(RECORDS)

------------------------------------------------------------------------

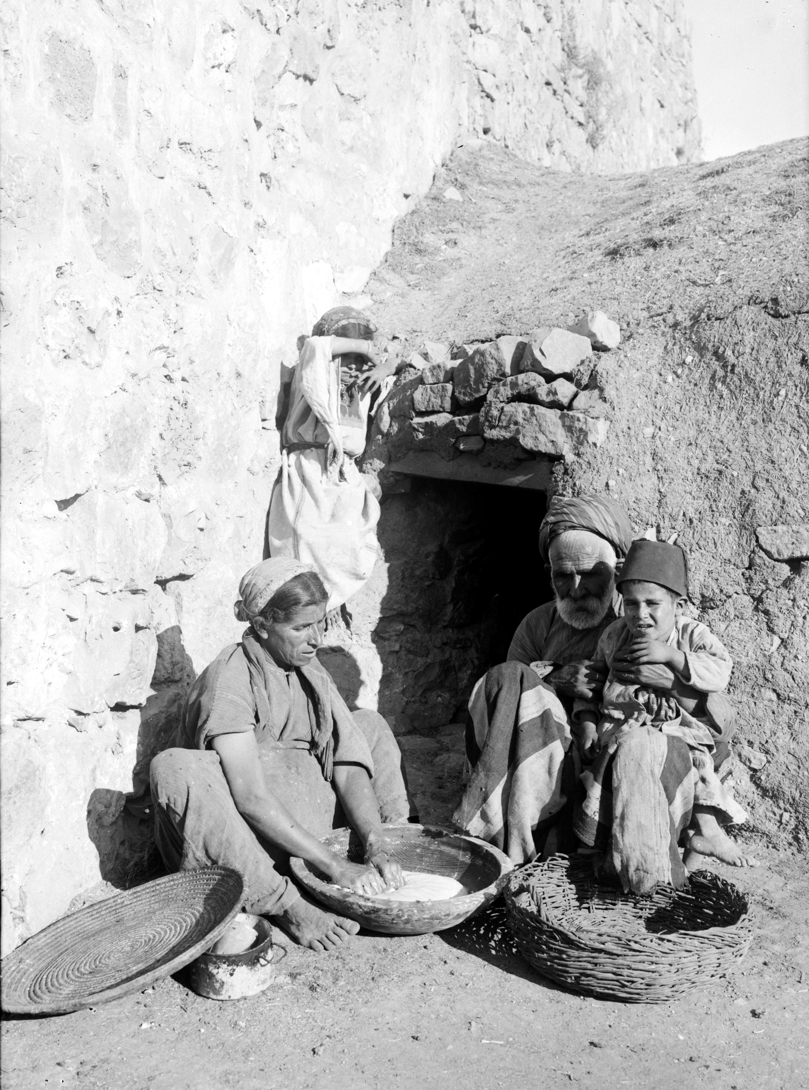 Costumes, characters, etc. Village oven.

------------------------------------------------------------------------

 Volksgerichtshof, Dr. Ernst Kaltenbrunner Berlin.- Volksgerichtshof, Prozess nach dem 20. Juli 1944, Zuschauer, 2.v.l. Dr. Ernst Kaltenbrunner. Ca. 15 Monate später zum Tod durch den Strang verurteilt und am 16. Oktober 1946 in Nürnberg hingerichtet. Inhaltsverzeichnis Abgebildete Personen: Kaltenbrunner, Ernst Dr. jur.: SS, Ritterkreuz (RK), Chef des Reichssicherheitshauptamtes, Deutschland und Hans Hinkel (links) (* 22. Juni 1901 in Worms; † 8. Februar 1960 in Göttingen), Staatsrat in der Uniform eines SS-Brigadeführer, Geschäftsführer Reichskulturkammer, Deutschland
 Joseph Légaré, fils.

------------------------------------------------------------------------

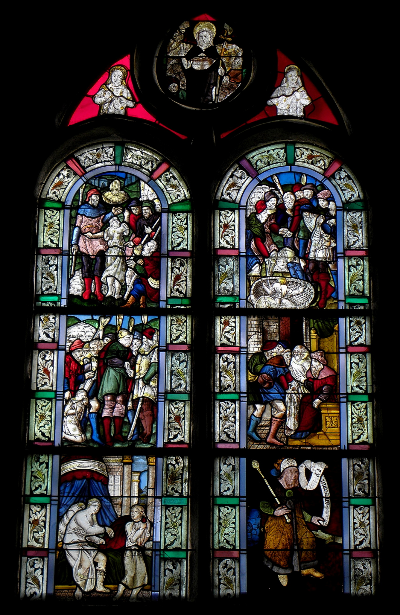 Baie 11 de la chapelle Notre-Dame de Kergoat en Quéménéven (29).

------------------------------------------------------------------------

Using the records above, set down exactly the lines from the one with "Volksgerichtshof, Dr. Ernst" through the one with "Joseph Légaré, fils.", inclusive, and nothing more.

 Volksgerichtshof, Dr. Ernst Kaltenbrunner Berlin.- Volksgerichtshof, Prozess nach dem 20. Juli 1944, Zuschauer, 2.v.l. Dr. Ernst Kaltenbrunner. Ca. 15 Monate später zum Tod durch den Strang verurteilt und am 16. Oktober 1946 in Nürnberg hingerichtet. Inhaltsverzeichnis Abgebildete Personen: Kaltenbrunner, Ernst Dr. jur.: SS, Ritterkreuz (RK), Chef des Reichssicherheitshauptamtes, Deutschland und Hans Hinkel (links) (* 22. Juni 1901 in Worms; † 8. Februar 1960 in Göttingen), Staatsrat in der Uniform eines SS-Brigadeführer, Geschäftsführer Reichskulturkammer, Deutschland
 Joseph Légaré, fils.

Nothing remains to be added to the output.